On November 11th (11.11), I was attuned to reiki by my teacher. It had been a goal for over a year now, while I underwent my awakening. After clearing much of the energy of stress and trauma in my body through acupuncture, reiki, and other forms of energy work, we both decided that I was now ready.
The post cleanse ended up being one of the hardest endeavors of my spiritual journey. It began seemingly uneventful. I felt as if my world had stopped spinning. Everything slowed down, and I felt grounded. I knew that my job was to allow the reiki to flow through me in whatever form that may take, and I thought that this would be easy. Morning self-treatments became something to look forward to, as I loved the deep meditative state that I could enter using reiki. I could feel the tingling in my hands, the heat leaving them, and I could locate where energy was needed, not only on myself, but on those that I practiced. All seemed well, I decided that I had already released most of what was needed (after my year-long rollercoaster) and that this cleanse would be an easy one for me. But I was wrong.
Those 21 days were filled with some of the greatest but most painful gifts, in the form of self-realizations. I could no longer hide from myself, and unfortunately what was illuminated terrified me at times. I became my old selves, in many different forms. I felt exactly how I had felt at different times of my life, and it was not pretty. Coming from a past of much abuse, I sank hard. I realized how much I truly disliked myself at times, and just how negative my inner self-talk could be, without me even realizing it. Everything that I did, I was shown the reason for. I noticed my patterns, and could not run away from seeing my wrongdoings, and the wrongdoings of others.
Three months later, I am still able to do this, although my emotional reaction behind the knowledge is much less. I no longer want to hide from myself, or from what has happened to me. I want nothing in my system that will keep me tied down or caged – I want to fly. And if these things must be released before I can do so, then I choose to feel, and I would choose to feel them all over again if it meant being where I am today.
I have so much to look forward to – so many opportunities have came to me during those twenty-one days. I am traveling to Guatemala in less than a week to visit with Mayan shamans from various indigenous tribes, something that I have dreamed of doing for years. My photography is better than it has ever been, and I am given money exactly when it is needed. I have other opportunities in the works that will hopefully bring about great change in my life as well. And much of this, I attribute to this attunement. It has changed my way of thinking, my frequency, and with all of that, my life.
For those of you braving this same journey, or thinking about it, here are some tips that were helpful for me. In my few searches online, I found a lot of information contrary to that of my teacher’s and therefore, recommend you to be extremely careful when googling reiki attunements. If you have any questions, turn to your teacher first!

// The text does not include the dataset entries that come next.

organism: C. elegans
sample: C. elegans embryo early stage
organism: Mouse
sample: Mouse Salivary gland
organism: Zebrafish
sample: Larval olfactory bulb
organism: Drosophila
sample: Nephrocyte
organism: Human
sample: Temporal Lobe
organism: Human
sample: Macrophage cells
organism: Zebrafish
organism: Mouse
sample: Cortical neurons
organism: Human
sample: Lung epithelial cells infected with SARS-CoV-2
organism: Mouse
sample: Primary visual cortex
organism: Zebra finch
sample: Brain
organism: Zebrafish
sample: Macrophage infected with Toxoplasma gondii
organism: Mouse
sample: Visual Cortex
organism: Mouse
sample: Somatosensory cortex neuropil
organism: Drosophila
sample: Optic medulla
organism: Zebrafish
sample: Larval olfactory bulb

1. First, and most importantly, let go, and RELAX. The reiki will move through you in the way that your system needs. This has the potential to bring up many previous physical pains (if you are like me, all of them will come back), and habits. Don’t place any labels on what you are feeling or thinking. Simply observe and be kind to yourself.
2. You DO NOT have to force yourself to eat a healthy diet or abstain from alcohol. While this is always a good choice, you will not “ruin” your attunement if you find yourself eating out of control (like I did). This is something that needs to be worked through your consciousness and is probably an issue that is prominent in your life. You will find that your cravings will stop eventually.

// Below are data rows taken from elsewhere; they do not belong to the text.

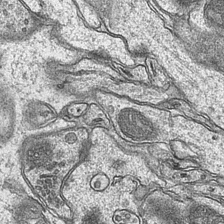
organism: Mouse
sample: CA1 Hippocampus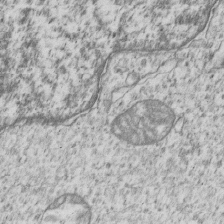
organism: Human
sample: MDA-MB-231 cells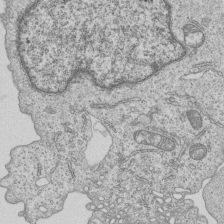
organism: Human
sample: MDA-MB-231 cells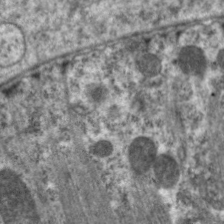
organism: C. elegans
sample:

3. If you can, fit your self-treatments into your morning. Your day will go much smoother starting off this way!
4. Use this hand position for crises (given to me by my teacher, of The Agape Group). It works, and if I had used this one more I could have saved myself a lot of negative emotions and experiences:
Place one hand on your forehead and one hand on your navel.
Breathe in and out slowly thinking to yourself:
“I am breathing in, I am breathing out.”
5. Exercise, in any form. It will allow you to release any anger or negativity in a more wholesome way.
Other than that, hold on for the ride and know that All is well. Eventually, your system will calm down and you will feel lighter and much more at ease.